In December 2014, India’s deputy shipping minister Pon Radhakrishnan announced in Parliament plans to grow the domestic shipping fleet from 10.3 million tonnes (mt) to 43 mt by 2019. Has the fleet grown at the required pace to meet his target? The answer is no. As an Indian, I would feel proud if the Indian-controlled fleet grew to that level. Having said that, it will be impossible to raise the funds required to grow the local fleet to that level in the current environment. Or at least, foreign financiers, who do the heavy lifting in terms of providing capital to Indian shipping companies today, are unlikely to support that level of growth in the Indian fleet. Major changes are required and I shall highlight some of them below.
The Indian flag is unfortunately not an acceptable flag for the vast majority of global shipping financiers.
The current regulations require India-based ship-owners fly the Indian flag. That law, which is unique from a global perspective, prevents access of capital for the majority of Indian shipping companies. Foreign flag vessels controlled by Indian entities should be given the same cargo preference as Indian flag vessels.
An exception could be made for say crude oil and liquefied natural gas (LNG) tankers, which can potentially be requisitioned by the national government at a time of conflict (requisition being the principal benefit of flagging under a national flag).
It is after all highly unlikely that the government will find it necessary to requisition, say, an anchor handler (used to support offshore oil drilling operations) at the time of conflict. This does not have as much of an impact on big shipping companies, as the foreign financiers are able to overlook the inherent weaknesses of the Indian flag.
This, however, has a huge impact on the smaller companies who have no access to much required (competitive) foreign capital.
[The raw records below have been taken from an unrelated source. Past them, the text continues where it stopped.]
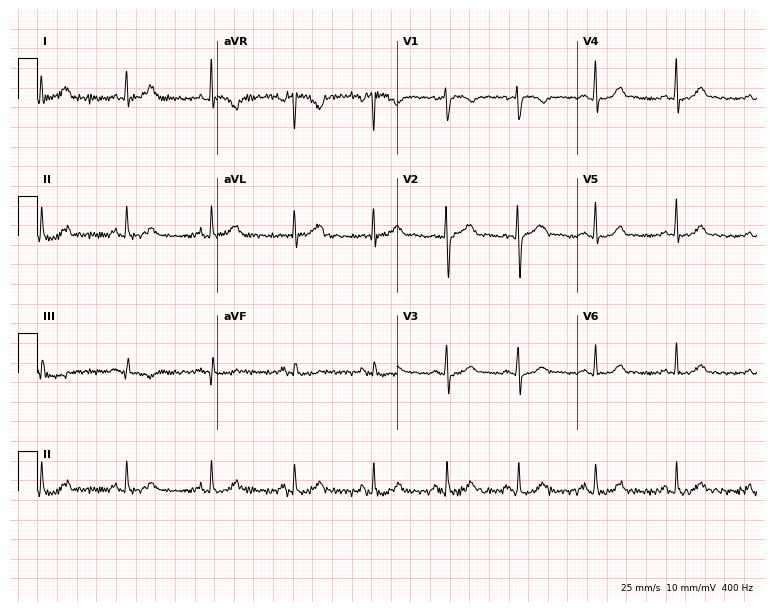
Resting 12-lead electrocardiogram. Patient: a female, 44 years old. Read as a normal ECG.
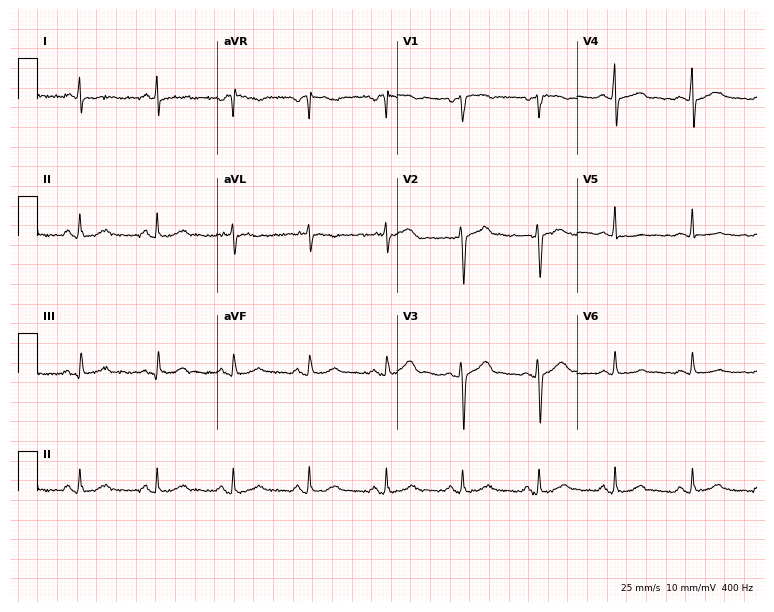
Resting 12-lead electrocardiogram. Patient: a 45-year-old man. None of these six findings is recorded: first-degree AV block, right bundle branch block (RBBB), left bundle branch block (LBBB), sinus bradycardia, atrial fibrillation (AF), sinus tachycardia.
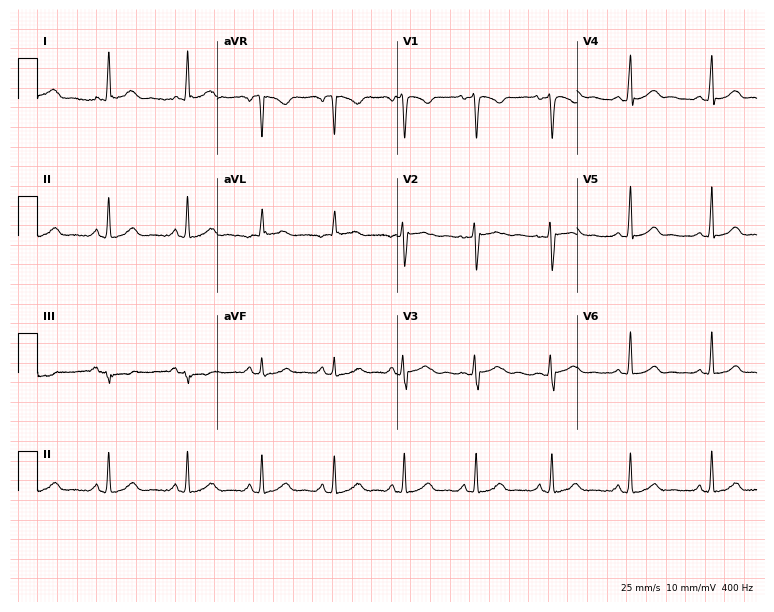
12-lead ECG from a female patient, 36 years old. Labelled as a normal ECG.

The government introduced a scheme in 2014 that allowed Indian owners to register vessels under a foreign flag as long as 50% of their existing fleet is under Indian flag. Such a restriction would also apply to, for instance, investor owned single purpose companies (similar to German KG and Norwegian KS structures, which are ship funds). Ship investment funds are a huge source of capital for the shipping industry.
For example, 50% of the world container fleet is owned by these single purpose companies or investor-owned funds.
Requiring single-purpose companies to be registered under the Indian flag would mean that this industry has no hopes of getting off the ground in India, as debt financiers in particular, would continue to be averse to financing Indian flag vessels. Indian owners who could have benefited from access to these funds would be the losers.
The reasons that the Indian flag is not acceptable globally are manifold. They include: i) It is only possible to register a principal and interest mortgage as opposed to an account-form mortgage. A principal and interest mortgage does not allow financiers to recover amounts relating to repossession expenses which are normally several million dollars. ii) Mortgage registration can take several months until after a loan is drawn-down. The current norm is to provisionally register a vessel, whereas worldwide the norm is to register a full mortgage at the same time a loan is drawn-down. iii) Protracted time for auction: A vessel is a wasting asset and it would typically lose several million dollars in value idling after an arrest. Financier-friendly jurisdictions allow for pendent lite (awaiting the litigation) sale of vessels within 2-4 months of arrest (court proceedings can continue after vessel auction). This is not the case in India where courts do not allow auction until the full court proceedings are completed, which can take years. It is therefore not commercially viable for financiers to arrest vessels in India.
It is indeed unfortunate that India is a market where financiers feel they will have to spend years following an arrest before they get auction proceeds. The risk return is just too high in an environment where financiers make no more than 1-2% margin over their own cost of funds for shipping loans. This certainly does not help in attracting capital to India’s shores.
Capital controls: Shipping by its nature is an international business and large international transfers are a daily occurrence. This is challenging in an environment with significant capital controls. Further, external commercial borrowings (ECB) loans have to be of a certain margin and average life in order for local companies to avail them—a unusual requirement in the international context. Additionally, restructurings are impossible in an environment where one has to meet the central bank’s norms. Shipping is a highly volatile industry and restructurings are extremely common, so these requirements significantly add to the cost of doing business in India.
Tonnage tax: The majority of profits in shipping globally are not made chartering ships, but rather by sale and purchase of ships since the industry is highly volatile. The tonnage tax (a levy based on the cargo-carrying capacity of a ship) law in India requires that a vessel must remain under ownership for 10 years for an owner to avail tonnage tax.
This is unusual in the international context and prevents owners from selling ships without incurring a significant tax hit. Investors would indeed try their best to avoid registering vessels in India, with this requirement.
Tonnage tax needs to be brought in line with what is prevalent globally in that shipping income cannot be taxed regardless of the number of years a vessel is owned.
Gautam Khurana is managing director at Singapore-based Shipping Finance Advisors Pte Ltd.